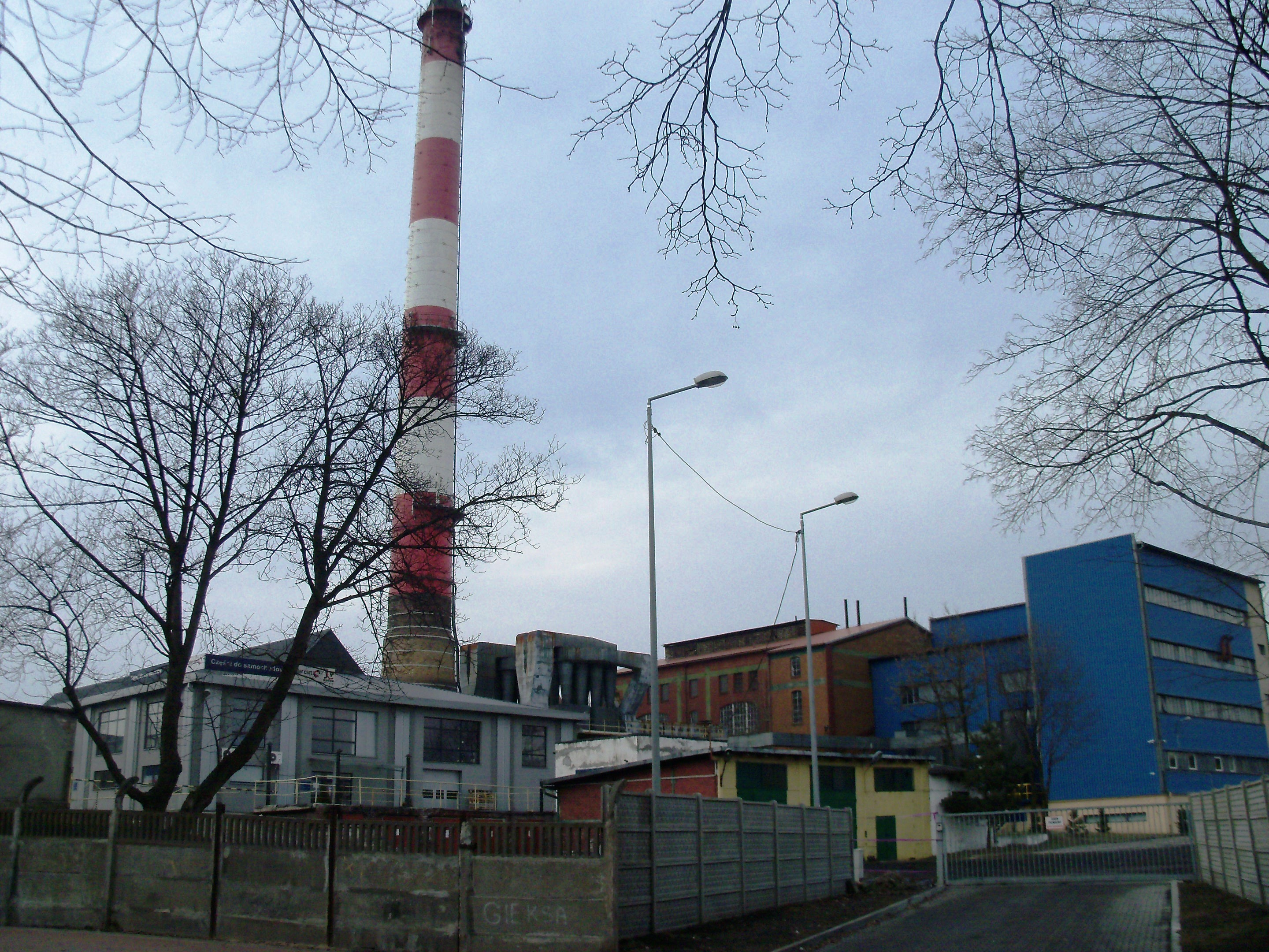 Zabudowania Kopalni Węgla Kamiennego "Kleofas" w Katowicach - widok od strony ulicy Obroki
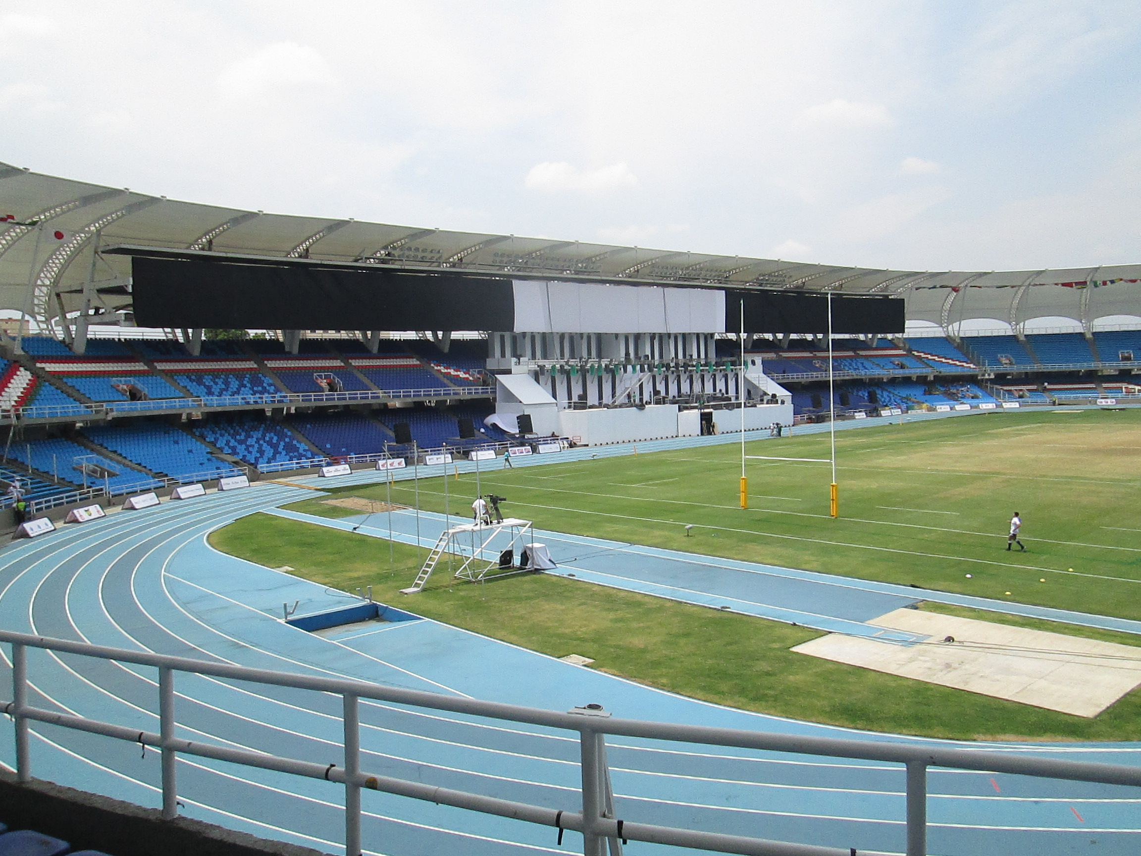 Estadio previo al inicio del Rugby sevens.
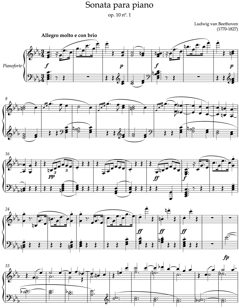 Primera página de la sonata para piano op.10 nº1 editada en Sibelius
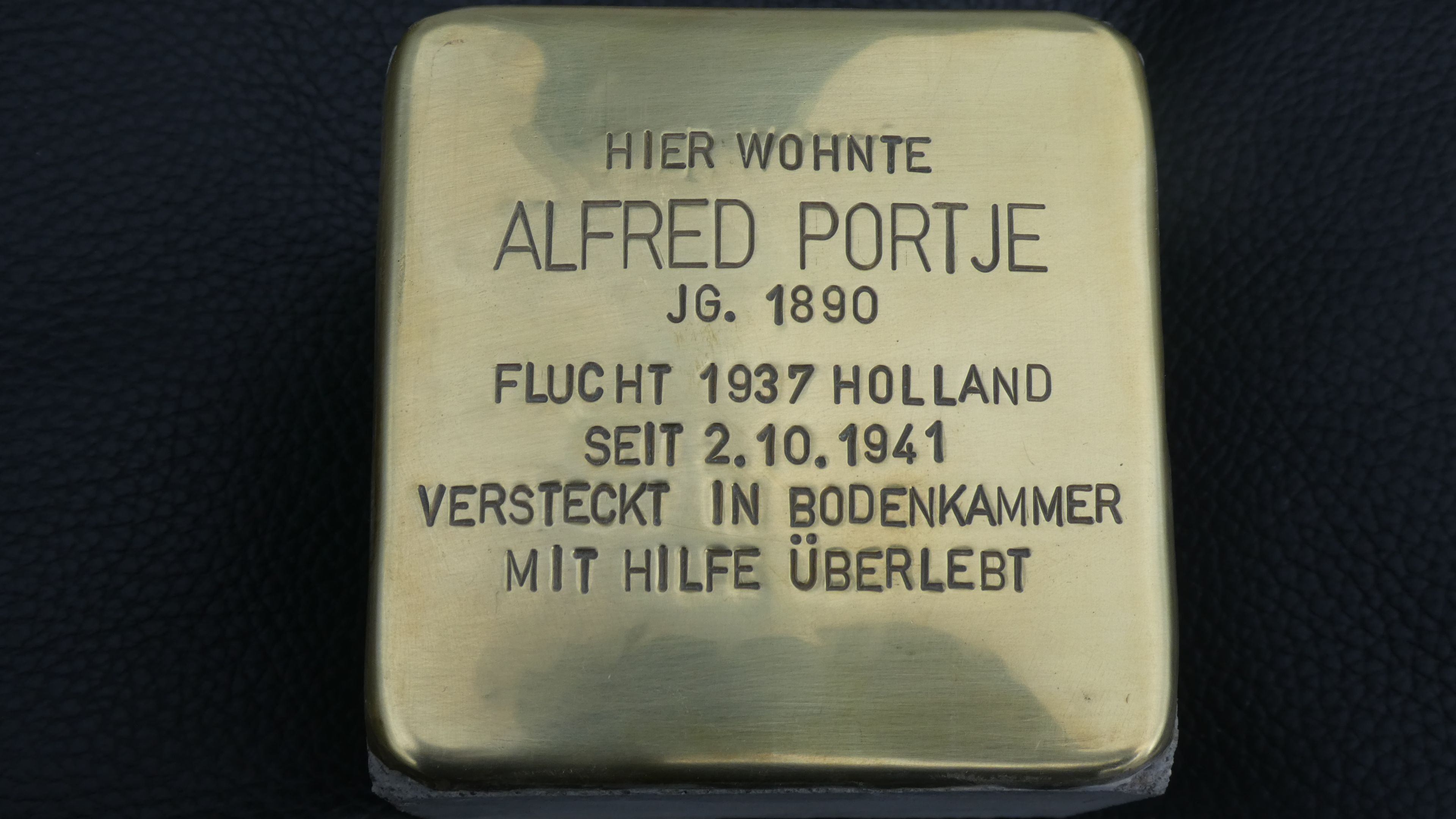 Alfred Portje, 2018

--------------------------------

• **Exercise directions**: Lines from the one that holds "Estadio previo al inicio del Rugby sevens." through the final line of the material are to be duplicated exactly; no pictures belong in the copy.

• **Solution for this exercise**:
 Estadio previo al inicio del Rugby sevens.
 Primera página de la sonata para piano op.10 nº1 editada en Sibelius
 Alfred Portje, 2018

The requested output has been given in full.